The next figure shows similar data, but taken on two vertical profiles: one during mid-day (Station 7, left graph), and the other near mid-night (Station 4, right graph). You see that during the daytime, quenching of fluorescence occurs down to about 20 meters depth, and decreases fluorescence by a factor of about ten, when compared to Chl a concentration measurements made on captured samples. During night-time, however (right graph), the Chl a concentration data (green symbols) and Chl a fluorescence track each other nicely.

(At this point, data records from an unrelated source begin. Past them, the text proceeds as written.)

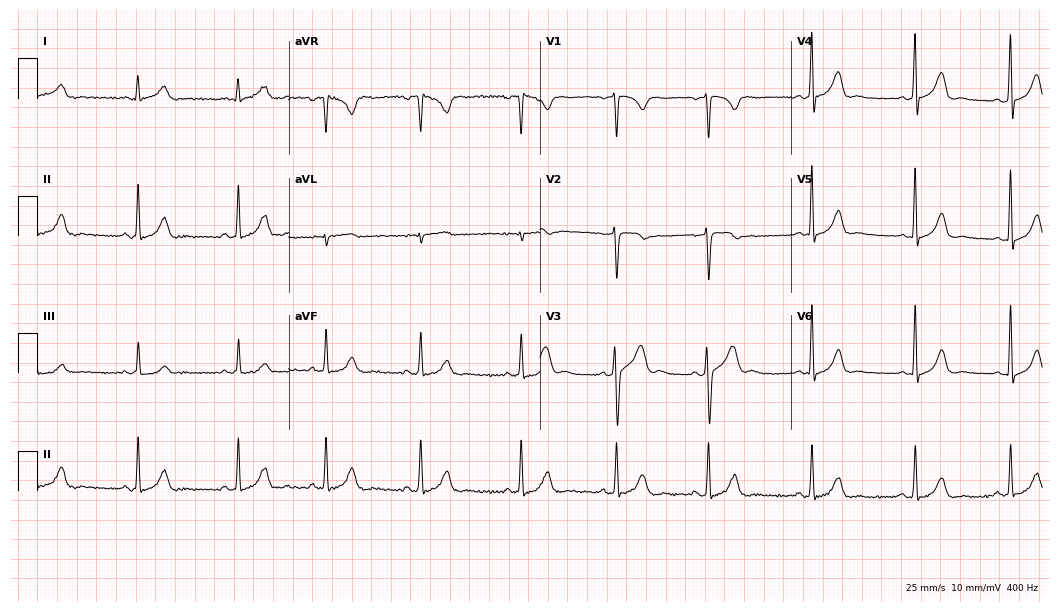
12-lead ECG from a 32-year-old male. Recorded interpretation: within normal limits.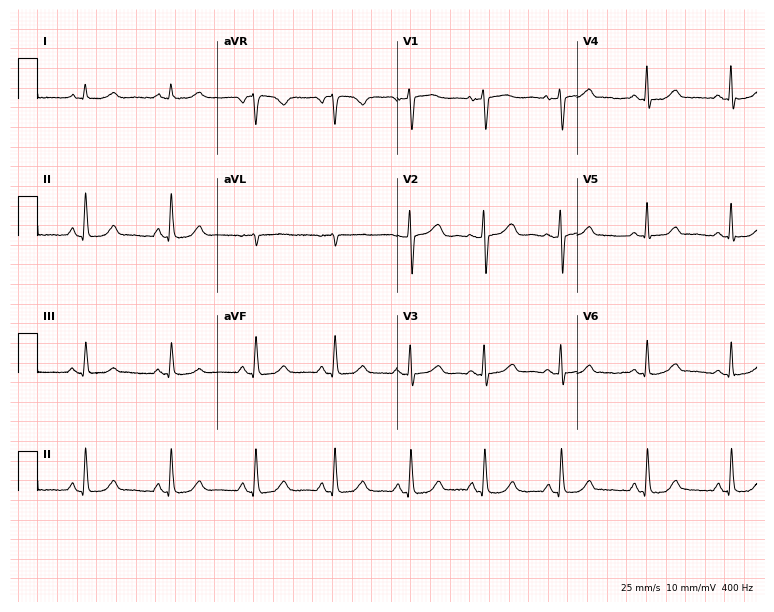
Electrocardiogram (7.3-second recording at 400 Hz), a 50-year-old female. Overall reading on record: normal ECG.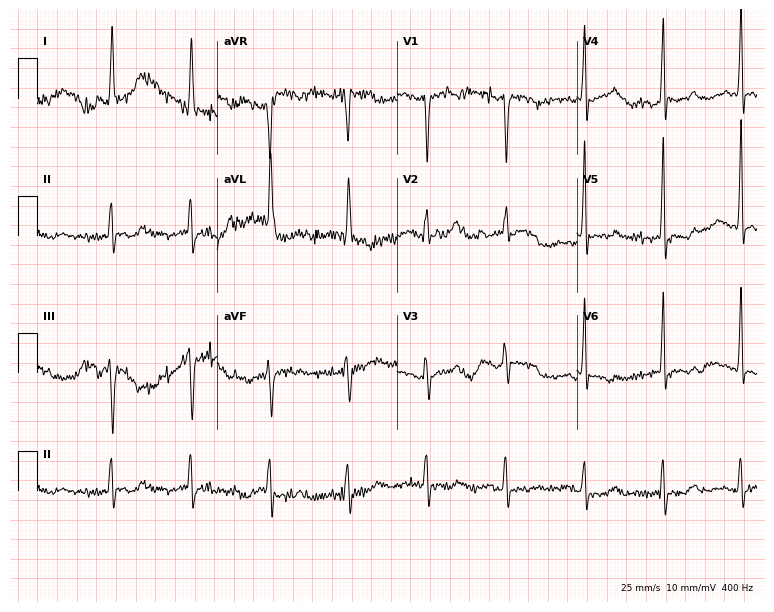
Standard 12-lead ECG recorded from a 70-year-old woman. None of these six findings is recorded: first-degree AV block, right bundle branch block (RBBB), left bundle branch block (LBBB), sinus bradycardia, atrial fibrillation (AF), sinus tachycardia. Other findings, if any, are not listed.

Another way of viewing these data is by property-property plots (see figure 3). Here we see that when plotted this way, the night-time data show a nice linear relationship (although over a limited range), but the day-time data, corrupted by fluorescence quenching show no such correlation. So, if one were to use the Chl a concentration data to calibrate their chlorophyll fluorometers, it makes sense to use nighttime data only.
Solar Irradiance (upper) and corresponding Chl a (lower) level changes through the day on March 16. Green symbols are concentration values (units of micrograms per liter) and black dots are fluorescence values (units of voltage). As sunlight increases through day, the fluorescence from chlorophyll is quenched, without a corresponding decrease in concentration.

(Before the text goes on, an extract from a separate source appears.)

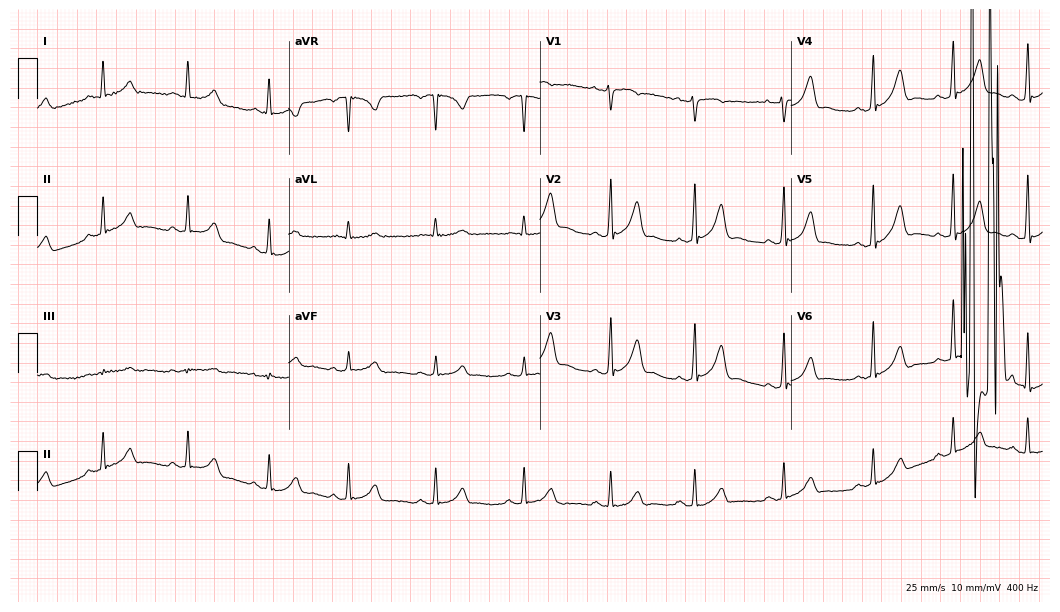
Resting 12-lead electrocardiogram. Patient: a female, 34 years old. Read as a normal ECG.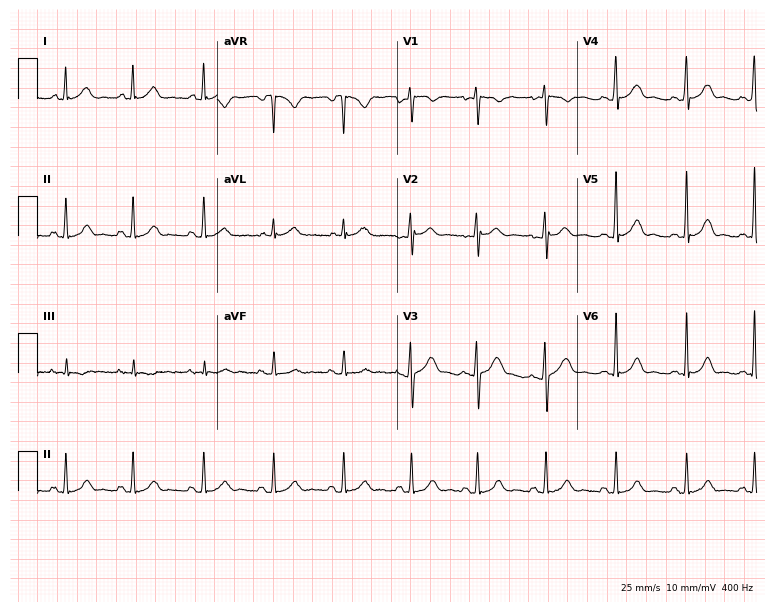
Standard 12-lead ECG recorded from a female, 36 years old. Read as a normal ECG.

Two vertical profiles of Chla fluorescence (black symbols) and corresponding concentration values (green symbols) for mid-day station 7 (left graph) and mid-night station 4 (right graph). During daytime, Chl a fluorescence in the upper 20 meters is quenched and does not track Chl a concentration. The quenching phenomenon disapears during the night-time.
Property-property plots of Chl a concentration (x-axis) versus Chl a fluorescence (y-axis) for mid-day (black symbols) and mid-night (red symbols) from Figure 2. Night-time fluorescence, devoid of quenching, shows linear relationship to Chl a concentration.